Literal types
Quirin Schroll
qs.il.paperinik at gmail.com
Mon Jul 7 15:54:05 UTC 2025
On Friday, 4 July 2025 at 16:16:05 UTC, IchorDev wrote:
> On Wednesday, 25 June 2025 at 17:56:09 UTC, Quirin Schroll
> wrote:
>> I don’t know if I’m getting this 100% correct, but saying `[1,
>> 2]` is an `int[]` isn’t the full story since it’s more like an
>> `int[2]` that “decays” to a `int[]` (which usually ends up on
>> the heap) unless you “catch” it early enough. Catching such a
>> literal isn’t too difficult, the `staticArray` function does
>> it.
>
> There’s a really clever idea in here somewhere but I think you
> didn’t quite hit the nail on the head. The one-way implicit
> casting of literals often gets in my way…
> ```
> auto x = 1;
> ushort y = x; //ERR: `1` is an `int`… ugh
> ushort z = 1; //OK: `1` is actually `ushort` now
> auto a = [1,2];
> ubyte[] b = a.dup(); //ERR: `[1,2]` is an `int[]`… ugh
> ubyte[] c = [1,2]; //OK: on second thought, `[1,2]` can totally
> be a `ubyte[]`…
> ```
> One thing that could mitigate this is having explicit suffixes
> for char, byte, and short.
While I’d like to have those for symmetry and consistency,
`short(1)` actually works.
But that’s not your actual issue here. You can’t initialize a
smaller integer type from a _run-time_ value of a bigger integral
type. Plain literals have a default decay type which isn’t
maximally narrow, but `int`. D inherited that from C, so that
what looks like C and compiles, acts like C, for the most part.
The importance of this principle has declined over the years, but
for very basic stuff, it’s still relevant.
There’s virtually no difference between `auto x = short(1)` and
`short x = 1`.
> But what would be really nice is if the language could keep
> track of when a variable’s type was inferred from nothing but a
> literal, and then allow the usual type conversion restrictions
> to be bent a little based on how the literal could’ve been
> interpreted as a different type.
You can’t easily do that with run-time values.
> It’s a similar idea to https://dlang.org/spec/type.html#vrp
> which never accounts for variables that have just been
> unconditionally assigned a literal value.
That’s because VRP is an expression feature. It doesn’t interact
with statements. I don’t know how VRP is implemented, but it
treats integral types as (unions of ) intervals. That’s probably
a lot easier to do within expressions than over statements where
you’d have to store the intervals with variables indefinitely.

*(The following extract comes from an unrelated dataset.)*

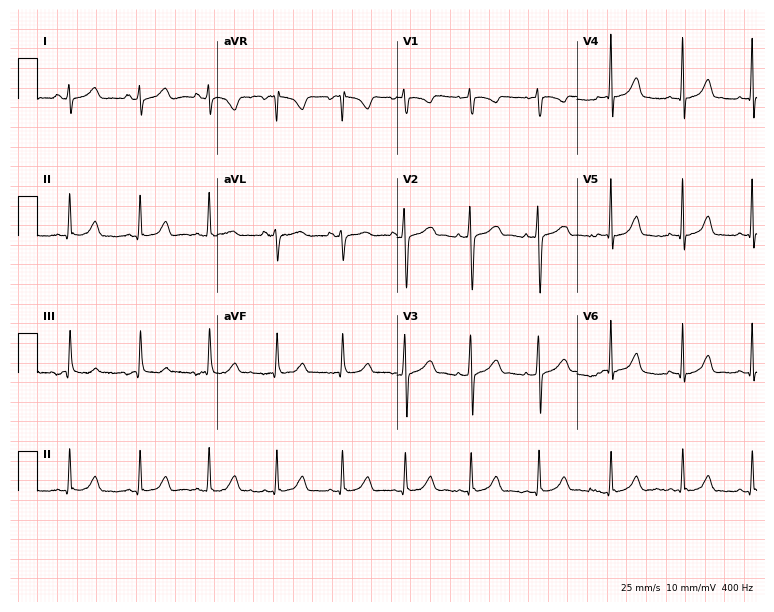
12-lead ECG (7.3-second recording at 400 Hz) from a female patient, 23 years old. Screened for six findings — first-degree AV block, right bundle branch block, left bundle branch block, sinus bradycardia, atrial fibrillation, sinus tachycardia — none is recorded. Other findings, if any, are not listed.

> Oddly, the idea that I described already exists for enums:
> ```d
> enum int[] x = [1,2];
> ushort[] y = x; //no error?!
> ushort[2] z = x; //still no error!!?!
> ```
> Hopefully that makes sense.
It makes sense because an `enum` isn’t a run-time value, but
quite close to a named literal with explicit decay type. (By the
latter, I mean that `enum short h = 10` has type `short` not
`int`, but behaves like the literal `10`; the same is true for
`enum short[] hs = [1,2]` which has type `short[]` but you can
infer its length and assign it to a `ubyte[]`.)
It also works with `immutable` values with compile-time values:
```d
immutable int v = 10;
immutable int[] vs = [v,v];
void main()
{
byte w = v; // okay
byte[] ws = vs; // error
}
```
The slice thing doesn’t work with `immutable` because slices are
somewhat reference types. It works with `enum` because `x` in
your example is a literal. `ws = vs` wouldn’t ever allocate, but
`y = x` actually will (unless optimized out) in the sense that
it’s not `@nogc`.
> TL;DR: Let variables that are initialised/unconditionally
> assigned literals follow the same implicit cast rules as the
> literal, meaning that `int x=1; byte y=x;` compiles since `1`
> can be inferred as a byte.
It won’t happen because it’s hard to implement, hard to reason
through in general, and brings little value in return. In many
cases, restructuring the code works.